FORM 8-K

 

 

UNITED STATES

SECURITIES AND EXCHANGE COMMISSION

WASHINGTON, D.C. 20549

 

 

FORM 8-K

 

 

CURRENT REPORT

PURSUANT TO SECTION 13 OR 15(d)

OF THE SECURITIES EXCHANGE ACT OF 1934

Date of Report (Date of earliest event reported) June 3, 2013

 

 

G-III APPAREL GROUP, LTD.

(Exact name of registrant as specified in its charter)

 

 

 

Delaware   0-18183   41-1590959

(State or other jurisdiction

of incorporation)

 

(Commission

File Number)

 

(IRS Employer

Identification No.)

 

512 Seventh Avenue

New York, New York

  10018
(Address of principal executive offices)   (Zip Code)

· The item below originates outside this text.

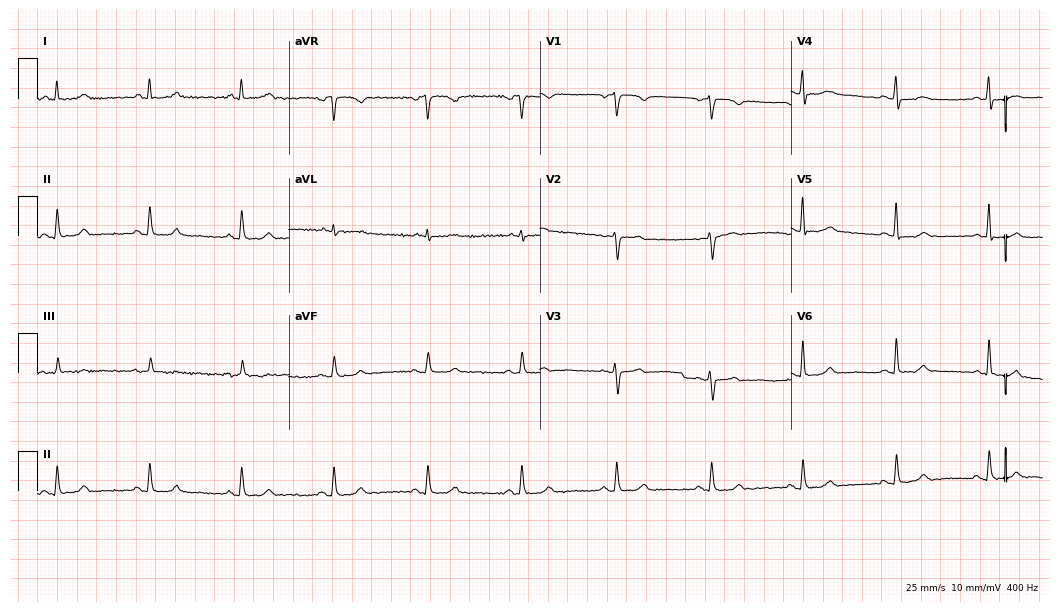
12-lead ECG (10.2-second recording at 400 Hz) from a female, 57 years old. Screened for six findings — first-degree AV block, right bundle branch block, left bundle branch block, sinus bradycardia, atrial fibrillation, sinus tachycardia — none is recorded. Only these six findings were labelled.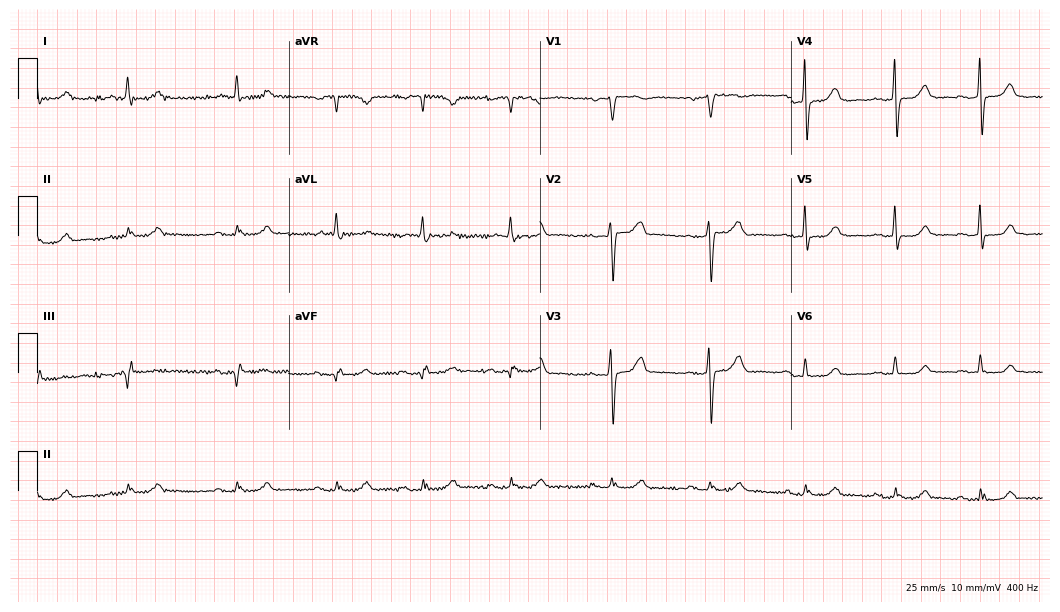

Registrant’s telephone number, including area code: (212) 403-0500

Not Applicable

(Former name or former address, if changed since last report)

 

 

Check the appropriate box below if the Form 8-K filing is intended to simultaneously satisfy the filing obligation of the registrant under any of the following provisions (see General Instruction A.2 below):

 

¨ Written communications pursuant to Rule 425 under the Securities Act (17 CFR 230.425)

 

¨ Soliciting material pursuant to Rule 14a-12 under the Exchange Act (17 CFR 240.14a-12)

 

¨ Pre-commencement communications pursuant to Rule 14d-2(b) under the Exchange Act (17 CFR 240.14d-2(b))

 

¨ Pre-commencement communications pursuant to Rule 13e-4(c) under the Exchange Act (17 CFR 240.13e-4(c))

 

 

 


Item 2.02 RESULTS OF OPERATIONS AND FINANCIAL CONDITION.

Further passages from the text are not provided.